Dear Authors
The review is, of course, highlighting a particular research field which positively believes that there is evidence of more labile biomolecules in Mesozoic fossils, which is entirely based on antibody immunisation experiments and limited perspectives from other approaches to protein detection.
Antibody immunisation was a widely used methodology in archaeological studies in the 1980s and 1990s, but subsequently abandoned due to the inherent issue with false positives and the introduction of more sensitive methods, such as newer generations of mass spectrometers.
iIt is mentioned that even DNA is found in fossil bones, citing an older study. However, it has been shown this spring (Saitta et al. 2019, eLife) that bones are inherently open systems that welcome unique bacterial consortia, perhaps to make use of the inherently biolimiting nutrient that phosphate is, but that dinosaur bones excavated from subsurface environments are more than 80X enriched in DNA (derived from bacteria) relative to surrounding sediments.
Hence, any claims of proteins or DNA need to evaluate the degree of bacterial contamination. Currently, no chemical evidence for any peptide sequence that is older than 3.8 million years old has been positively confirmed. Antibody immunisation necessitates long and basically complete proteins with an intact tertiary structure to positively work. So, if antibodies readily give true positive results, then various suites of peptide sequences should flourish--complete ones and a larger tail of more degraded ones based.
The authors keep stressing the power of the repeatability of their methods in their labs, but true substantiation of a hypothesis is corroboration with a different method with different strengths and weaknesses. This would be the sequencing of peptides with mass spectroscopy in the case of proteins.
Proteins and DNA are some of the least stable organic molecules, while others such as cross-linked and complex molecules such as lignin, melanin and sporopollenin and certain lipids, such as cholesterol and hopanoids are extremely stable. Mass spectroscopic analyses have shown that these molecules preserve routinely in exceptional fossils, while proteins have not found themselves to be detected positively.
it could well be that proteins may preserve as transformed molecules, through cross-linking with oxidised lipids or sugars, but these molecules are not preserving the functionality of the protein and hence would not give rise to positive antibody staining, but their complex structure and potential to have several reactive sites may be a suitable locus for false-positive reactions with antibodies.

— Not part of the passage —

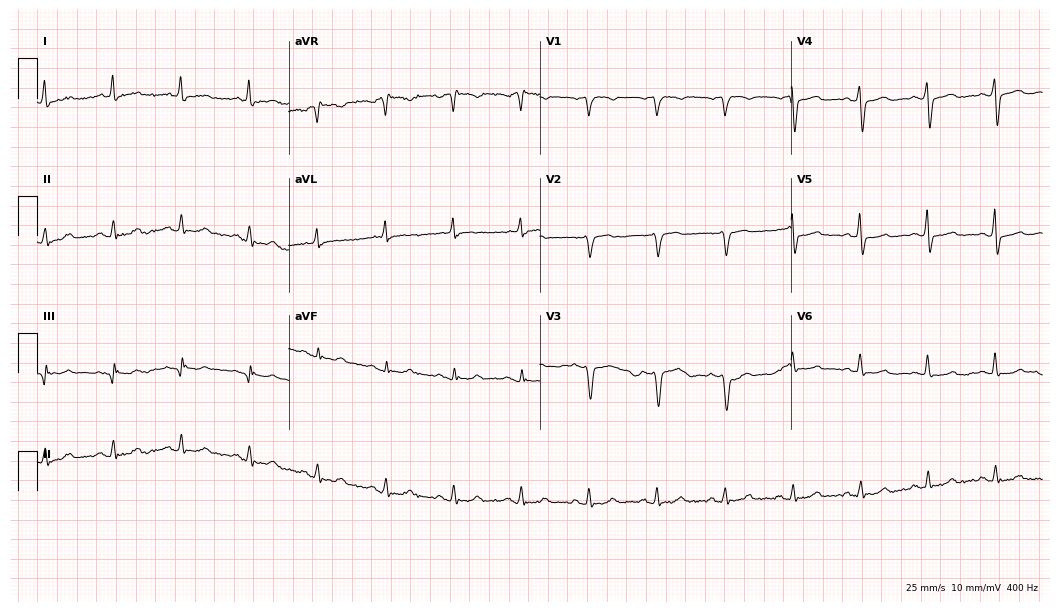
Resting 12-lead electrocardiogram. Patient: a male, 81 years old. None of these six findings is recorded: first-degree AV block, right bundle branch block, left bundle branch block, sinus bradycardia, atrial fibrillation, sinus tachycardia.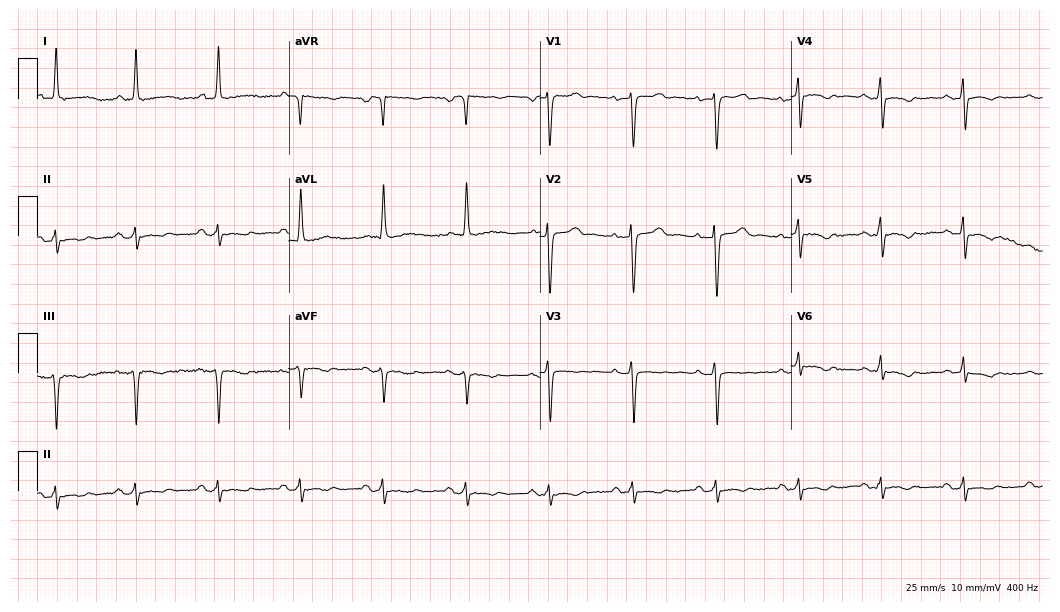
Standard 12-lead ECG recorded from a woman, 66 years old (10.2-second recording at 400 Hz). None of these six findings is recorded: first-degree AV block, right bundle branch block (RBBB), left bundle branch block (LBBB), sinus bradycardia, atrial fibrillation (AF), sinus tachycardia.

Proteinaceous tissues are rarely observed preserved as organic imprints, if ever. Otherwise, why would it be possible to observe colour patterns in fossil feathers? We would preserve all sorts of tendons and in particular notochords in jawless vertebrates. However, they practically shimmer in their absence.
I would invite the authors to test their hypotheses across other platforms, specifically demonstrating an absence of recent contamination and the presence of diagnostic peptide sequences. The recent corroboration of likely proteinaceous material with methods such as TOF SIMS in bones would similarly suffer from the likelihood of bacterial contamination and cannot be cited anymore as support for fossil proteins by other labs until the same bones have been subjected to tests for bacterial contamination and amino acid racemisation tests to evaluate if protein moieties present have an ancient signature.
So, to rephrase your final statement "Why do evidence of pre-Neogene fossil proteins not emerge from conventional and widely approved paleoproteomic protocols?"